You know what else falls into this category? Girls’ Lego. Firstly, implying that girls can only be princesses whilst boys get to be zookeepers, policemen and vets, is absurd. I would quite like to live in a castle, but come on! I am all for including the princess option, but let’s keep the packaging gender-neutral. Secondly, girls’ Lego involves the teeniest, tiniest of bits. Those bits are what hold the entire structure together, so God help you if you lose them. However if you do misplace Rapunzel’s hairbrush and the pink bit that holds up the tower, they’re probably caught up in the washing with Wednesday’s socks and Thursday’s knickers.

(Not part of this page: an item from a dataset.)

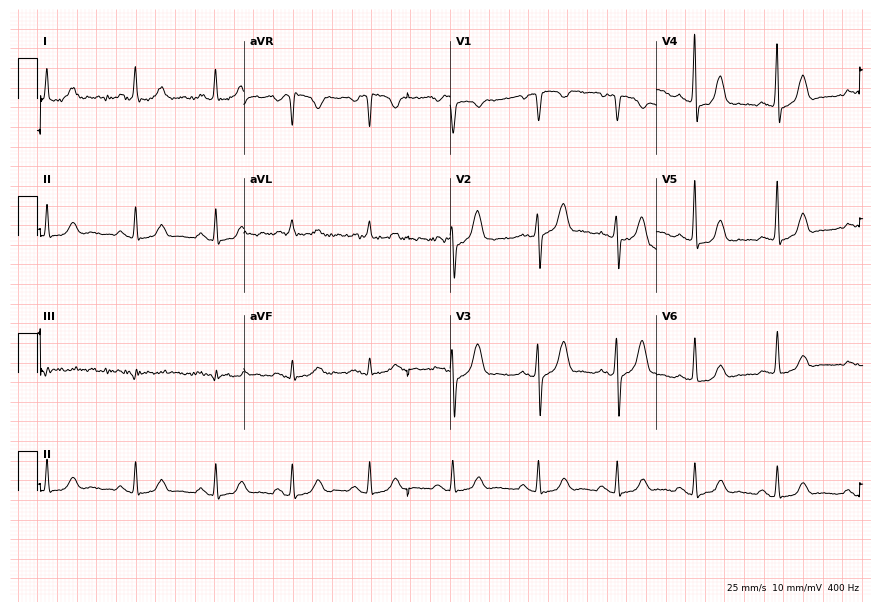
Resting 12-lead electrocardiogram (8.4-second recording at 400 Hz). Patient: a female, 37 years old. Read as a normal ECG.
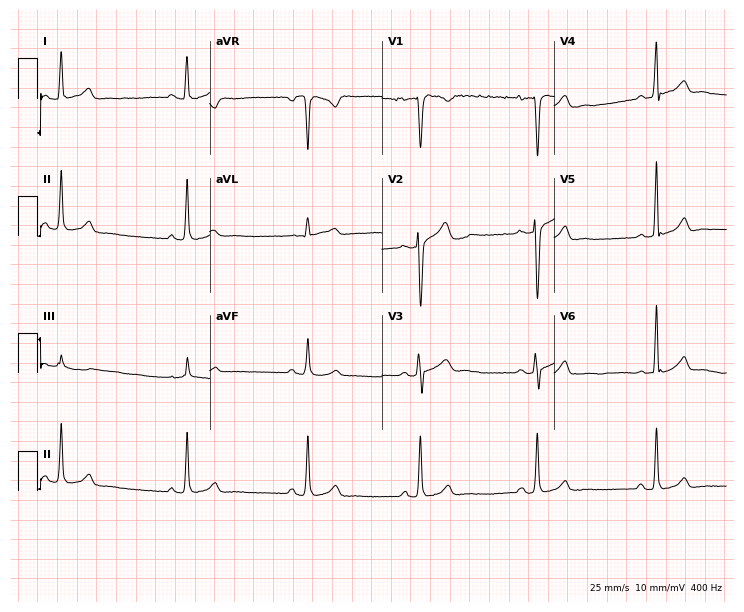
ECG — a male, 33 years old. Labelled as a normal ECG.

My last nomination for parental doom and gloom is glitter. Whose genius idea was that? Small children have lots of enthusiasm and little self-control. This means that evidence of your Christmas craft activity will stay in your house until the day you die. Or until you move. I wonder how many people have relocated because of glitter infestation? (I actually quite like glitter, just preferably not in my green tea or bolognaise.)
But just as parenting is littered with bad ideas, so is dieting. Long-term calorie restriction is unsustainable, with some studies suggesting it slows down metabolism. The problem is that if you do start eating “normally” again, you run the risk of gaining weight more quickly than ever. As you yo-yo your way through the years, your weight can become increasingly resistant to your best efforts. Yes, you can fix that, but not with more dieting. If you want a successful plan that gets you healthy results long-term, look for the following:
1) You need a diet that isn’t a “diet”
Firstly, as humans, we don’t do well when we feel deprived. If you feel as if you are missing out then you will fall off the wagon and experience all the guilt and self-loathing that goes with it. One of my colleagues has always said: “Don’t give up something until you want to!” Watch documentaries and read books that give you the inside story on how your food is produced (see my Facebook page for details). Giving up something you don’t want anymore is easy. Look around for something that allows you to eat better versions of things you enjoy and inspires you to try something new.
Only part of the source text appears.